Thanks for any help,

Comment 2 Eric Joyner freebsd_committer 2019-10-09 19:30:53 UTC
Maybe your issue was similar to the one found in this bug: https://bugs.freebsd.org/bugzilla/show_bug.cgi?id=239118, which got fixed.

Could you retest?
Comment 3 Harald Schmalzbauer 2019-10-10 04:37:27 UTC
(In reply to Eric Joyner from comment #2)

Thanks for the hint, I also thought this could solve/influence the panic, but won't find time before the weekend.  I also found that it only happens when I use a MTU of 9000 bytes - if I don't confuse things from memory…
Will update soon.

Comment 4 Harald Schmalzbauer 2019-10-12 13:28:59 UTC
tested with RC1:
Still same panic as soon as if_vmx(4) get's load _and_ jumbo frames are in use (mtu 9000).

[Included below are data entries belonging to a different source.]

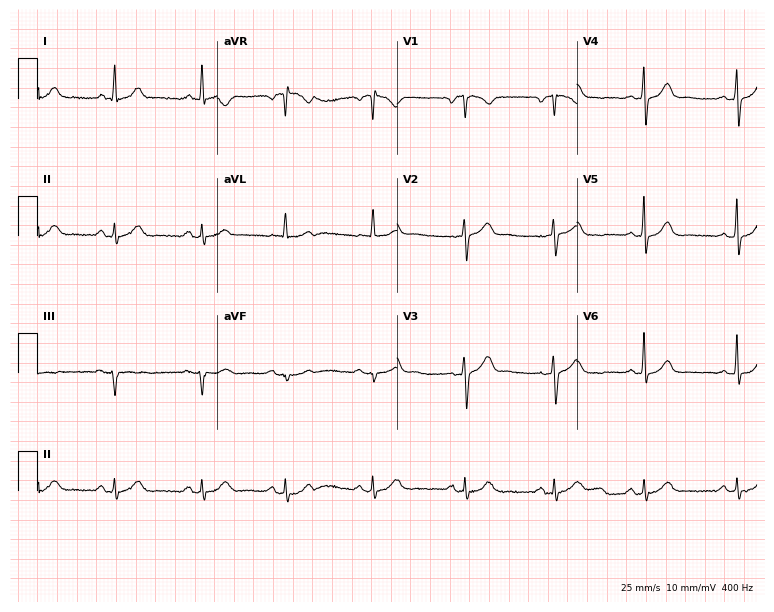
12-lead ECG from a 58-year-old male. No first-degree AV block, right bundle branch block, left bundle branch block, sinus bradycardia, atrial fibrillation or sinus tachycardia recorded for this tracing.
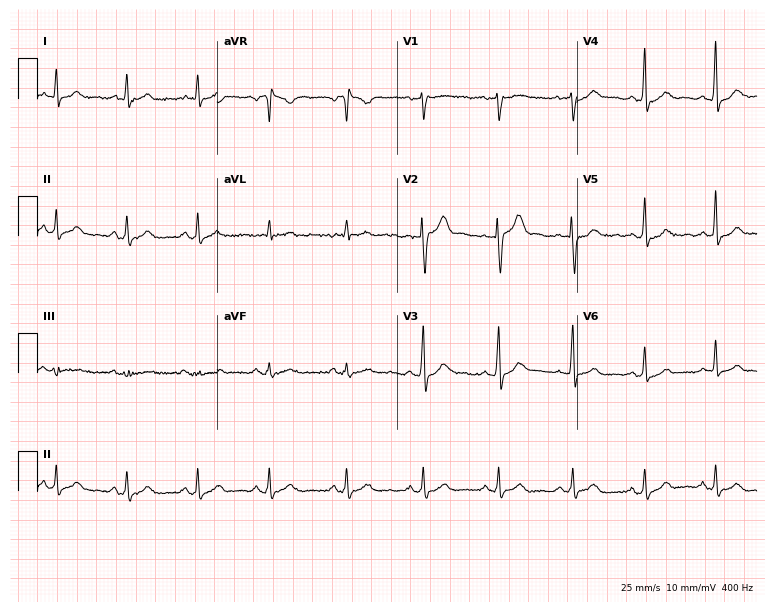
12-lead ECG from a man, 38 years old. Screened for six findings — first-degree AV block, right bundle branch block, left bundle branch block, sinus bradycardia, atrial fibrillation, sinus tachycardia — none is recorded. Findings outside these six are not listed.
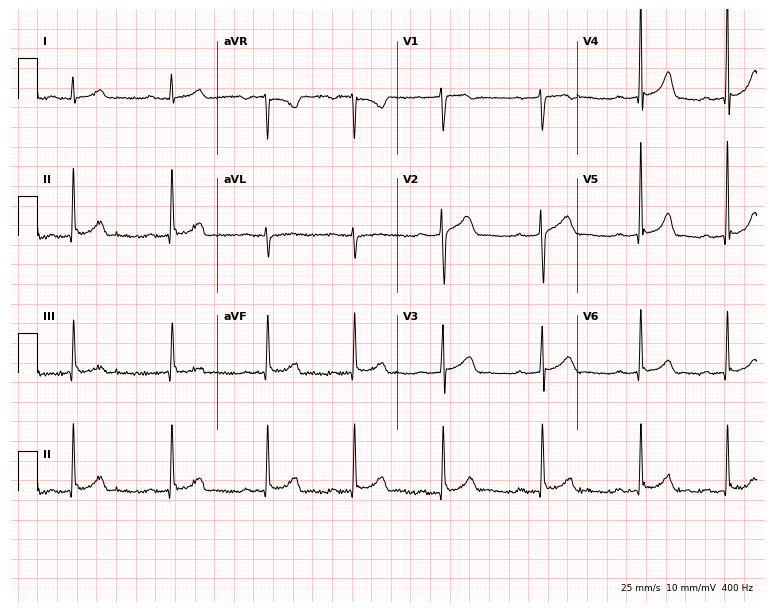
Resting 12-lead electrocardiogram. Patient: a 22-year-old male. None of these six findings is recorded: first-degree AV block, right bundle branch block, left bundle branch block, sinus bradycardia, atrial fibrillation, sinus tachycardia. Findings outside these six are not listed.
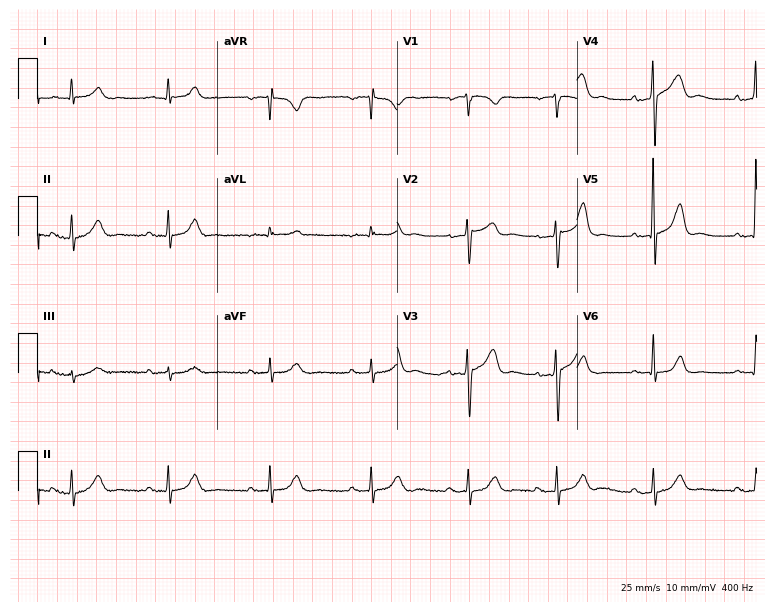
Resting 12-lead electrocardiogram (7.3-second recording at 400 Hz). Patient: a male, 73 years old. None of these six findings is recorded: first-degree AV block, right bundle branch block, left bundle branch block, sinus bradycardia, atrial fibrillation, sinus tachycardia. Only these six findings were labelled.
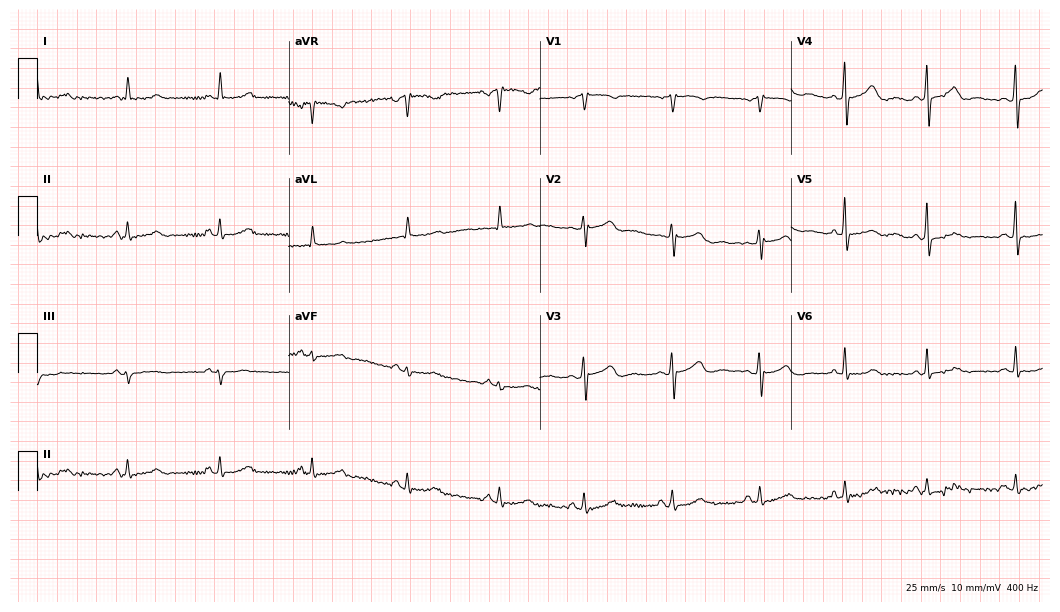
Electrocardiogram (10.2-second recording at 400 Hz), a 45-year-old female patient. Overall reading on record: normal ECG.
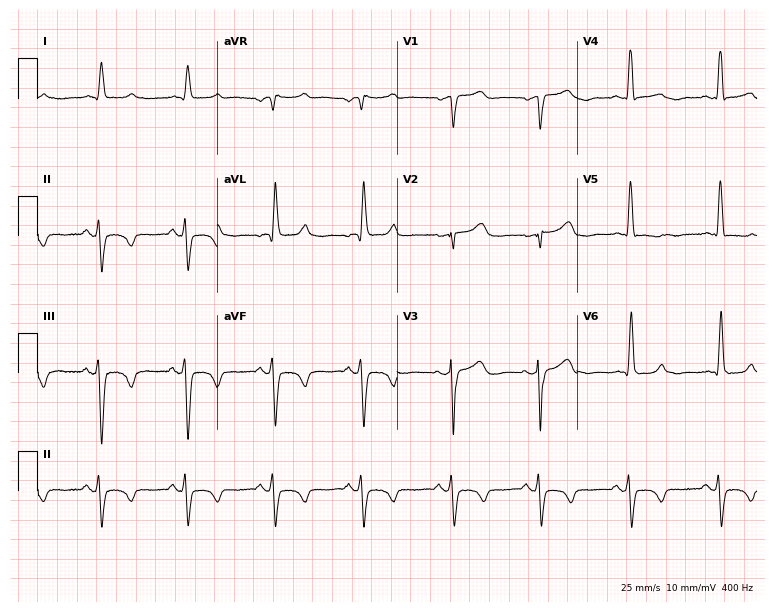
12-lead ECG from a female, 83 years old. Findings include left bundle branch block (LBBB).
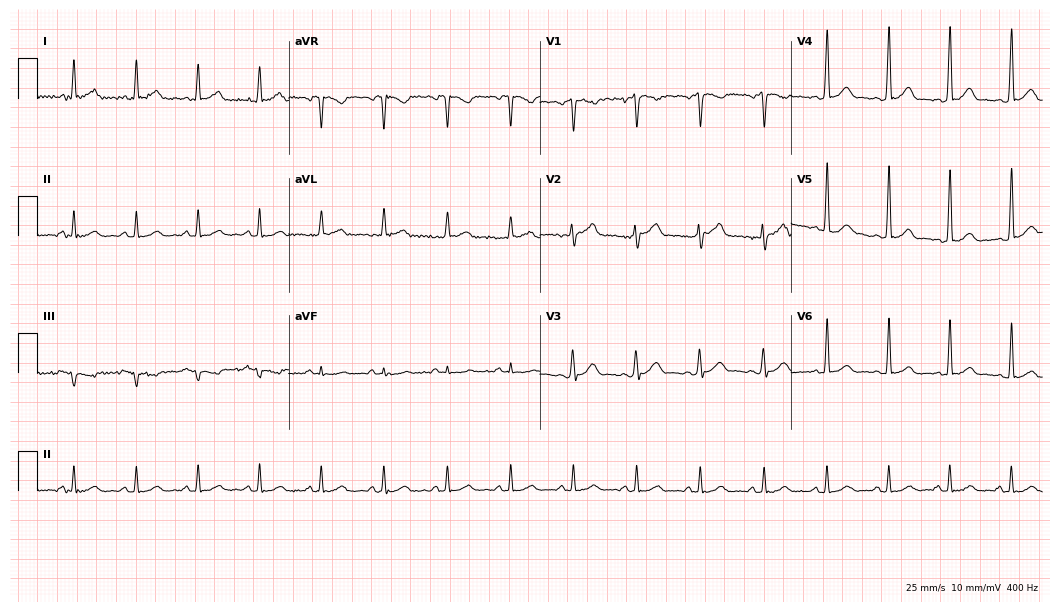
12-lead ECG from a 36-year-old male patient. Labelled as a normal ECG.
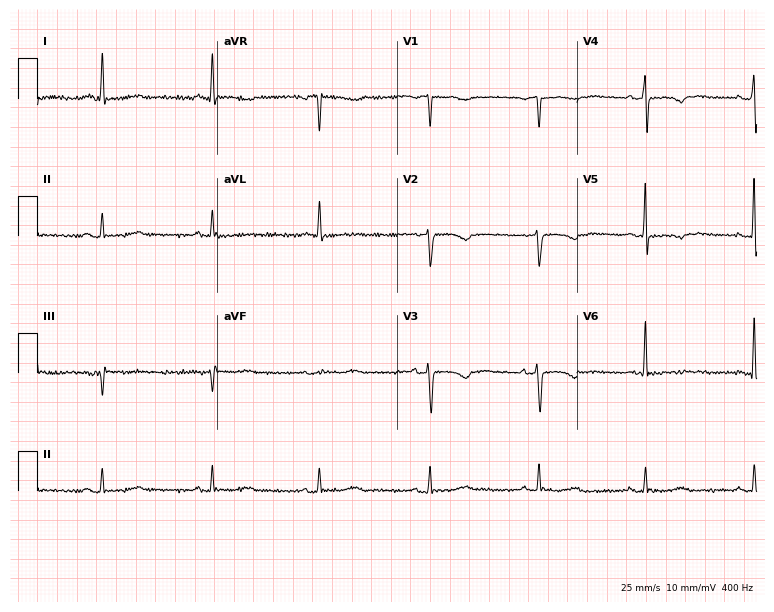
Electrocardiogram (7.3-second recording at 400 Hz), a female patient, 82 years old. Of the six screened findings (first-degree AV block, right bundle branch block, left bundle branch block, sinus bradycardia, atrial fibrillation, sinus tachycardia), none is recorded.
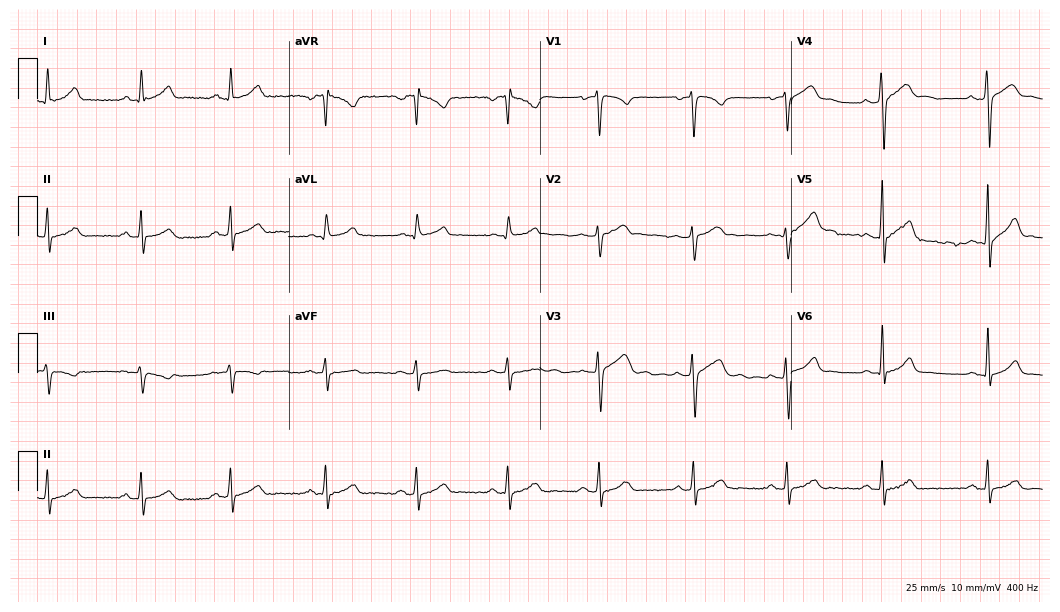
12-lead ECG from a 34-year-old man. Recorded interpretation: within normal limits.
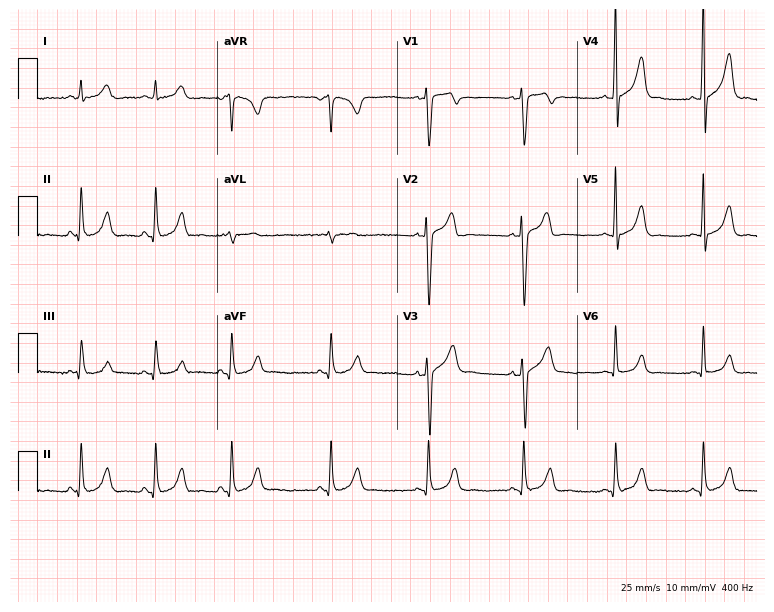
Standard 12-lead ECG recorded from a male patient, 23 years old. Read as a normal ECG.
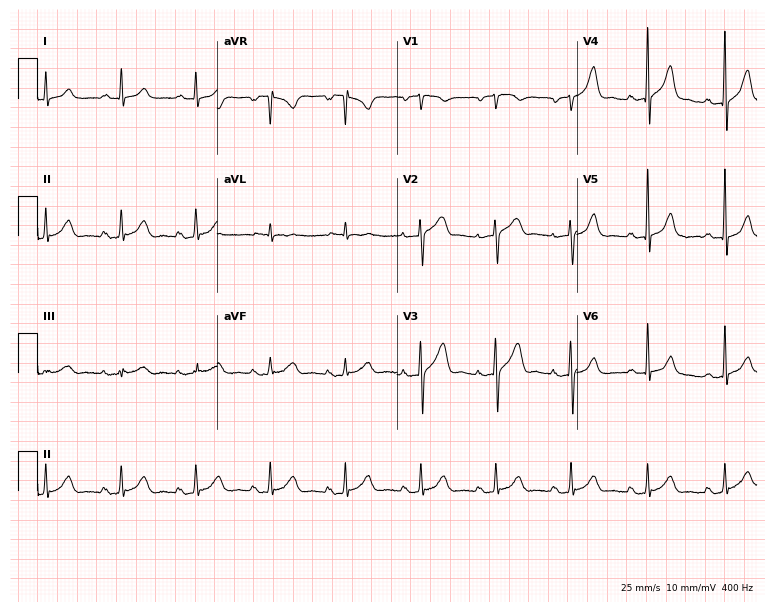
12-lead ECG (7.3-second recording at 400 Hz) from a male patient, 64 years old. Labelled as a normal ECG.

Unfortunately, solid vmxnet3 support is crucial to my setups.
I managed to patch the vmware vmxnet3 guest driver to work with FreeBSD 12, but it also suffers from panics…
The vmware vmxnet3 driver provides doubled transfer rates compared to if_vmx(3), but my skills and time don't last to fix any of both myself.

In case anyone is interested in the vmxnet3 patch I'll provide on request of course, but won't pollute this bug report with anything completely different.

Comment 5 Kubilay Kocak freebsd_committer freebsd_triage 2019-10-13 22:08:16 UTC
(In reply to Harald Schmalzbauer from comment #4)

@Herald Can you confirm (explicitly) that the panic does *not* occur with jumbo frames *disabled/not configured* ?
Comment 6 Harald Schmalzbauer 2019-10-14 18:44:45 UTC
(In reply to Kubilay Kocak from comment #5)

As far as I could briefly test (some iperf3 streams), using if_vmx(4) does _not_ lead to panic if frames are <= 4k (and interface MTU is set to 9000).

Also, using if_igb(4) with interface MTU of 9000 and frames as big as 9k is working fine with FreeBSD-12_RC1.

Maybe 240700-block can be released if man page mentions the 4k frame size limit?